Bizim delikanlılık yıllarımızda Beyrut, Ortadoğu’nun yıldızıydı. Renkli yaşantısıyla batıya rakip, nadir kentlerden biriydi.
Türkiye’deki birçok nitelikli aile, tahsil için çocuklarını tercihen Beyrut okullarına yollardı.
Sonraları Ortadoğu, çığrından çıktı, o güzel şehir, ateş hattının ortasında kaldı. İrtifa kaybetti. Son yıllarda tam tekrar kendini toparlıyordu ki, başına bu felaket geldi.
Dilerim eski parlak günlerine tekrar döner inşallah.
Damatmış
- Saray sosyetesi.
- Titanik gemisi.
- Damat Bey... vs.
Ayıp ayıp, muhalefet böyle yapılacaksa, ciddi eleştirilere de gölge düşer. Nitekim düşüyor...
En önemli konular bile artık halkın bir kulağından girip öbür kulağından çıkıyor. Yahu, koskoca bir ekonomik sistem, Damat Bey’e indirgenecek kadar magazinleştirilir mi? Bu ne hafiflik?
Damat olmak ayıp mı? Sizlerin damadı yok mu? Ya da sizler acaba kimlerin damadısınız?
★★★
Sepetinizde pamuğunuz varsa, çıkın konuşun. Düzgün muhalefet yapın.
Ama bunu yapacak bir liyakat sahibi değilseniz, bari alemin çoluğuyla çocuğuyla uğraşmayın.

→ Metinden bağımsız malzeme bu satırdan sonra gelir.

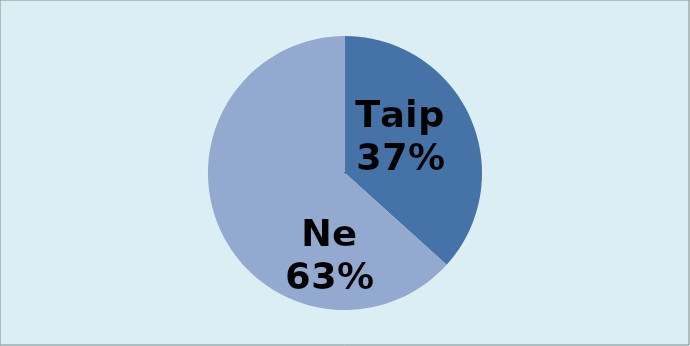
| Category | Series 0 |
|---|---|
| Taip | 40 |
| Ne | 69 |

Siz bunu Özal’a da yaptınız, Menderes’e de yaptınız. Ne biçim insanlarsınız?
Ve sitem
Hani maske, hani mesafe? Nedir bu kalabalıklar?
Üst üste yığılmış bu insanlar ne yapmak istiyorlar?
Kimsenin laf dinlediği yok. Yasaklar ve tavsiyeler, sadece 65 yaş üstündekilere işliyor.
-Vurun abalıya.
Hıncınızı onlardan alın. Ne olsa itaatkâr ve tonton insanlardır.